Byzantine Art and Architecture
Related Discipline: Art cross listed with ARTH 364
Byzantine Art and Architecture course aims to explore the Byzantine artistic production from its origins in the catacomb frescoes of second-century Rome and the Syro-Palaistine region, to the art produced during the last centuries of the empire. It aims to provide an introduction to the varied physical remains left behind by the Byzantines: architecture (urban as well as rural), painting (mural decoration, icon painting and manuscript illumination), luxury objects of the so-called minor arts, as well as objects destined for everyday, mainly secular, use. The study of the material will not be confined to the examination of the evolving ‘styles’ and ‘iconographies’ –the pictorial languages of these artefacts- but also hopes to survey: a) the role of the image in Byzantium as a complex product of specific historical, theological and broader political influences considering its use both in religious and secular contexts; b) matters of gender and patronage; c) the cross-cultural exchanges in the Mediterranean basin during the Byzantine era.
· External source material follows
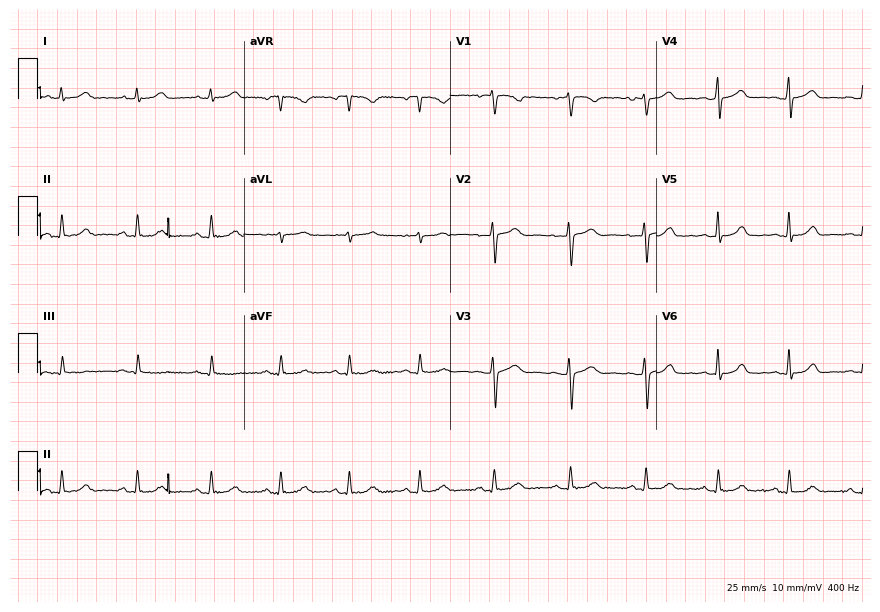
Standard 12-lead ECG recorded from a female patient, 35 years old (8.4-second recording at 400 Hz). Read as a normal ECG.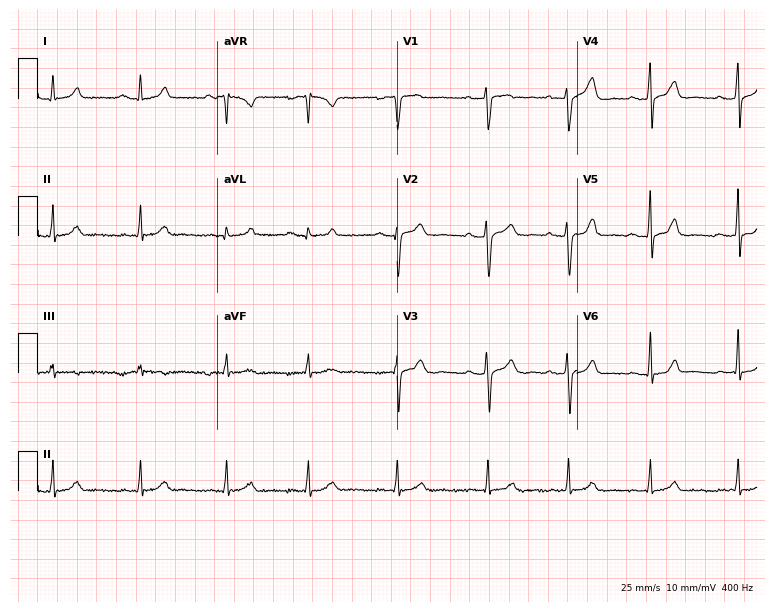
ECG — a female, 21 years old. Labelled as a normal ECG.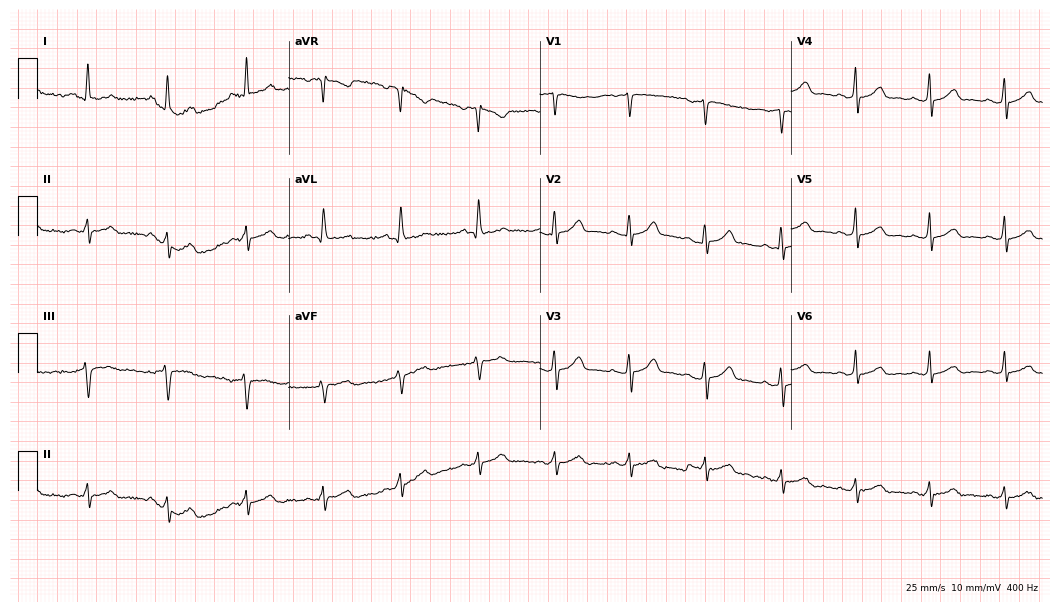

Part of the Byzantine Art and Architecture course will examine the various ways through which the Byzantine culture influenced the new humanism of early-Renaissance Europe, as well as modern perceptions of Byzantium.
Besides the lectures, guided visits to Byzantine monuments have been scheduled as part of this course. The monastery of Hossios Loukas, a functioning establishment to date with lavish mosaic decoration dating back to the 11th c., and the castle-state of Mistras in the Peloponnese with its numerous frescoed churches and chapels, have been included in the Peloponnese field trip itinerary. To gain a broader first-hand understanding of the agenda of the image in Byzantium, visits to a series of Byzantine monuments in Thessaloniki (Hagios Dimitrios, the Acheiropoietos and Hagia Sophia) have been planned as part of the Northern Greece field trip. Finally, the course aims to explore the Byzantine collections, museums and the surviving Byzantine churches of Athens.